Black women organize national boycott against TV series “Sexo e as negas”; seven charges of racism filed with Secretary of Racial Equality


Note from BW of Brazil: With the fallout from the latest controversy over racism on the soccer field still fresh in the public’s mind, yesterday we warned you of the latest fire brewing in the Brazilian media. Rede Globo, or the Globo TV network, is the most dominant force in Brazil’s media and back in May it was announced that the network was developing a new series that was being billed as a parody of the successful American series, Sex and the City.

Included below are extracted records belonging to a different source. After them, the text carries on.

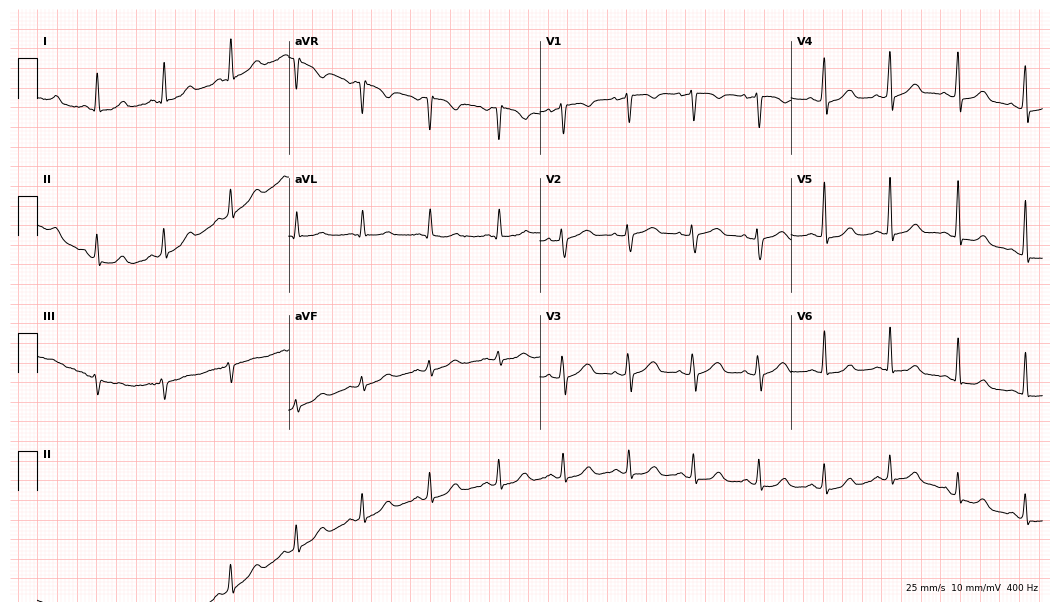
12-lead ECG from a 28-year-old woman (10.2-second recording at 400 Hz). Recorded interpretation: within normal limits.
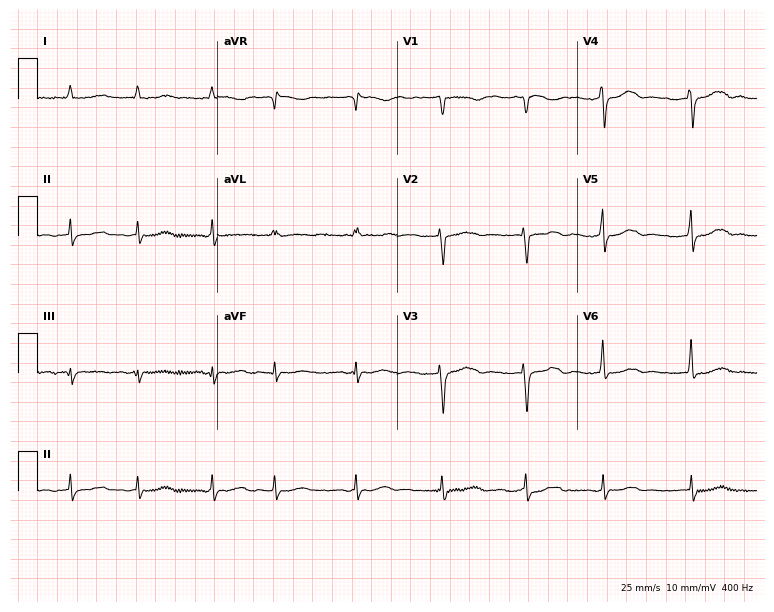
Resting 12-lead electrocardiogram. Patient: a woman, 75 years old. The tracing shows atrial fibrillation (AF).
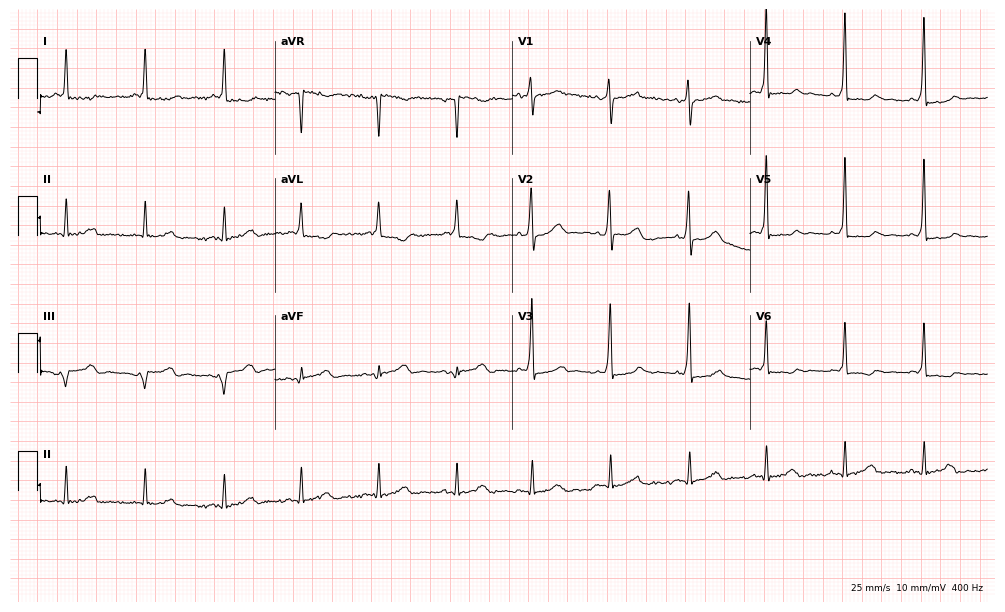
ECG — a 55-year-old female. Screened for six findings — first-degree AV block, right bundle branch block (RBBB), left bundle branch block (LBBB), sinus bradycardia, atrial fibrillation (AF), sinus tachycardia — none is recorded.
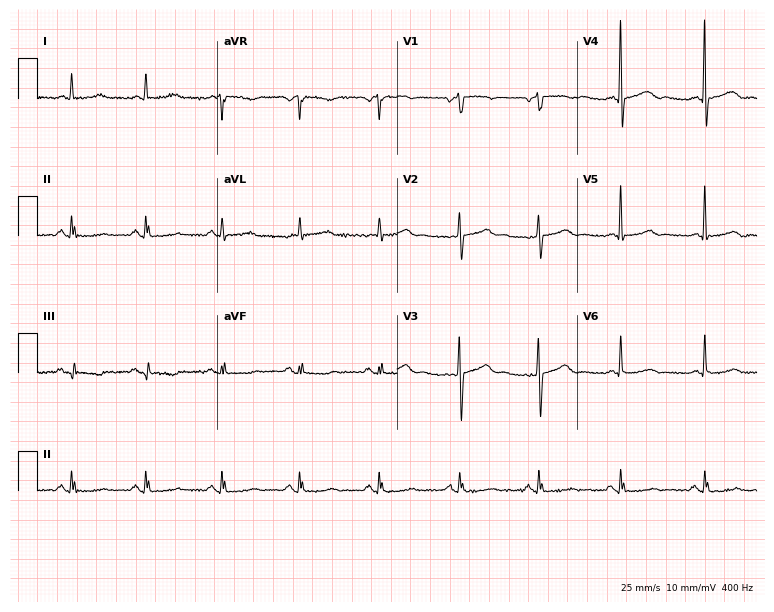
12-lead ECG from a 71-year-old woman. No first-degree AV block, right bundle branch block, left bundle branch block, sinus bradycardia, atrial fibrillation or sinus tachycardia recorded for this tracing.
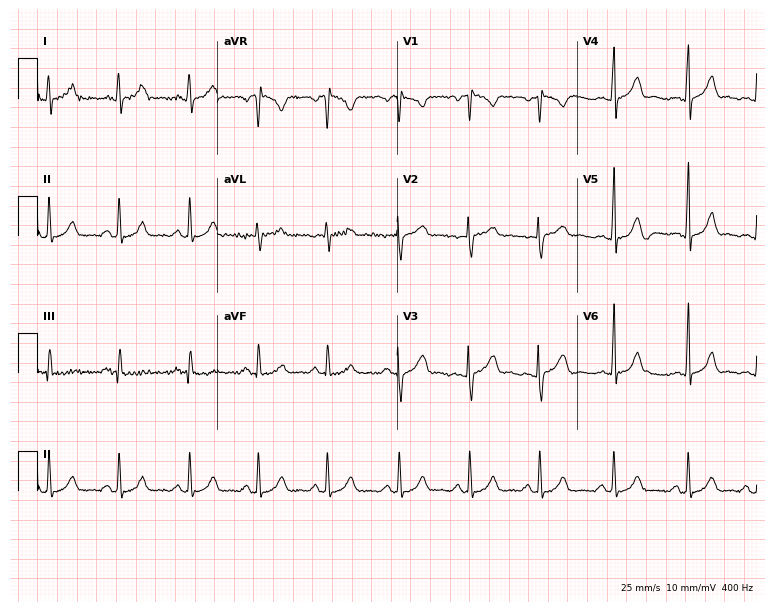
ECG — a 25-year-old female. Labelled as a normal ECG.
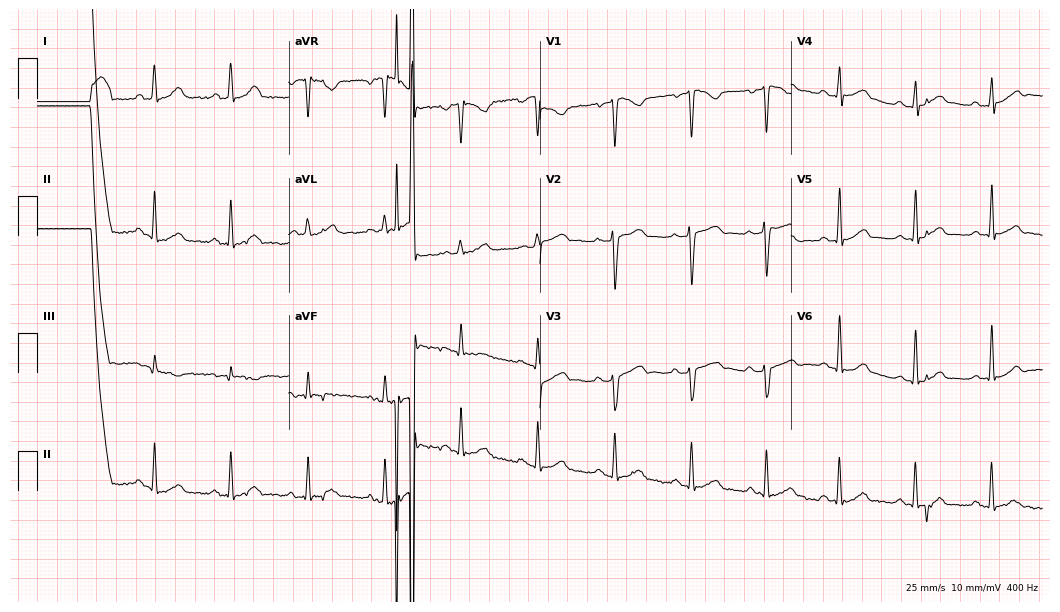
12-lead ECG from a 23-year-old male patient (10.2-second recording at 400 Hz). No first-degree AV block, right bundle branch block, left bundle branch block, sinus bradycardia, atrial fibrillation or sinus tachycardia recorded for this tracing.
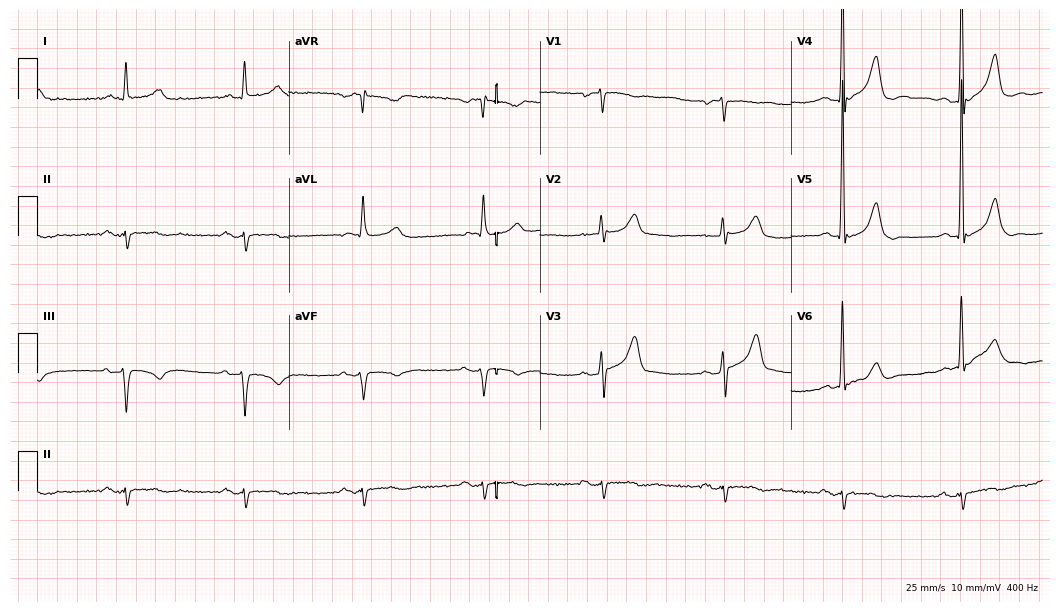
Resting 12-lead electrocardiogram (10.2-second recording at 400 Hz). Patient: a 75-year-old man. None of these six findings is recorded: first-degree AV block, right bundle branch block (RBBB), left bundle branch block (LBBB), sinus bradycardia, atrial fibrillation (AF), sinus tachycardia.

As pointed 0ut in a previous article, the title of the proposed series, Sexo e as negas, meaning loosely “sex and the negresses”, was already enough to initiate the raising of red flags.

Sexo e as negas commercial

Brazil’s very history is based on the rape and sexual exploitation of black and indigenous women, and still today, in the public’s consciousness, women of visible African descent are believed to be best for sex or domestic work. As documented throughout this blog (see links on yesterday’s post), black women are largely invisible on Brazilian television and when they are visible they are presented as maids or sexually alluring mulatas who use their bodies to get what they want. Brancas (white women) are consistently presented as the standard of womanhood and beauty with their images overwhelmingly dominating the media (for example, see here, here and here) (1). 

"Sexo e as negas"..."doesn't represent us: Black women vehemently reject new TV series
“Sexo e as negas”…”doesn’t represent us: Black women vehemently reject new TV series

The outrage caused by simply the title of the new series reached new heights last week as Globo TV released its first commercials to publicize the new series. And let’s just say that after watching the commercials, the worst fears provoked due to the title of the series were confirmed. Looking at the commercials, one gets the idea that all the characters of the show do is have sexual trysts with various men! The narrating voice describes one of the women as “fogo” (fire or hot) while revealing another as “normally occupied” with the accompanying visual showing the woman and a man on the verge of undressing each other in a hallway. Other visuals in the clip are also loaded with sexual situations. Needless to say, this is NOT the “more dignified representation” that Afro-Brazilian women have demanded for some time. And starting last week, they began a campaign to makes their voices heard.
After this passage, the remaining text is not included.